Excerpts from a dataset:

Segment Open

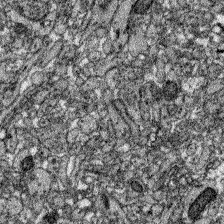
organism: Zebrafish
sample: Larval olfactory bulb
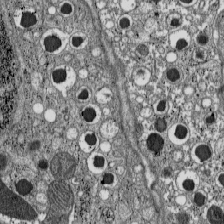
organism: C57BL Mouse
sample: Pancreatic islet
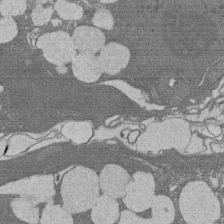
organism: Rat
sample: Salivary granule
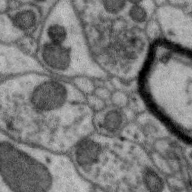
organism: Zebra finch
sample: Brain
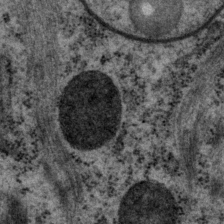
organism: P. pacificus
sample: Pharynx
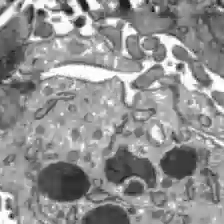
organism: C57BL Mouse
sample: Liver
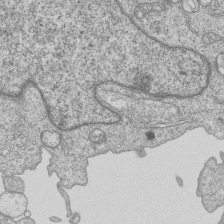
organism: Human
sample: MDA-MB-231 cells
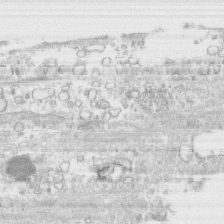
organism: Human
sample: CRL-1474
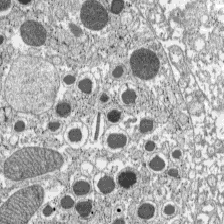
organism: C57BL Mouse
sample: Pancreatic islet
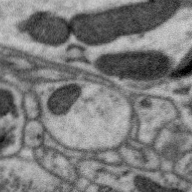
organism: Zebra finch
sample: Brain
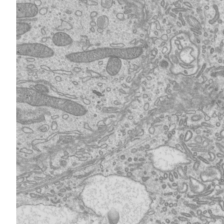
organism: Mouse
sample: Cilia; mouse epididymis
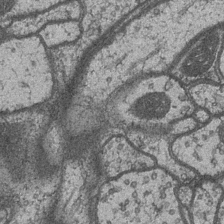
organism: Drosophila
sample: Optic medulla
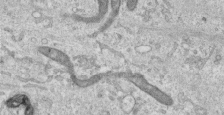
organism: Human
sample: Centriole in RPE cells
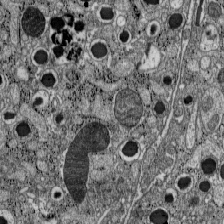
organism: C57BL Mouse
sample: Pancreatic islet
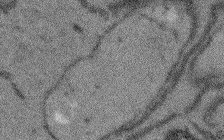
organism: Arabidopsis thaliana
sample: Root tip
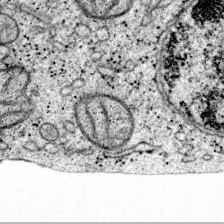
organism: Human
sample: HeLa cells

Segment Closed
Segment Open

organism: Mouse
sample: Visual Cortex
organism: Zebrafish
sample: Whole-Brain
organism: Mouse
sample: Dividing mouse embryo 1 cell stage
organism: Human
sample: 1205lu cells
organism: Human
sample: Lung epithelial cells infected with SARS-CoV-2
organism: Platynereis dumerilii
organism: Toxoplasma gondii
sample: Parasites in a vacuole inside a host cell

Segment Closed
Segment Open

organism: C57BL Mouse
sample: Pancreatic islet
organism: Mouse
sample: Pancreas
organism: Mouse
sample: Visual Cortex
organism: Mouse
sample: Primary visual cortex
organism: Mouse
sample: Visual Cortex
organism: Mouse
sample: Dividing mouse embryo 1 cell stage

Segment Closed

Exercise goal:
Exactly how many lines of the data include the word "cells"? Reply with that number only.

Result of this exercise:
5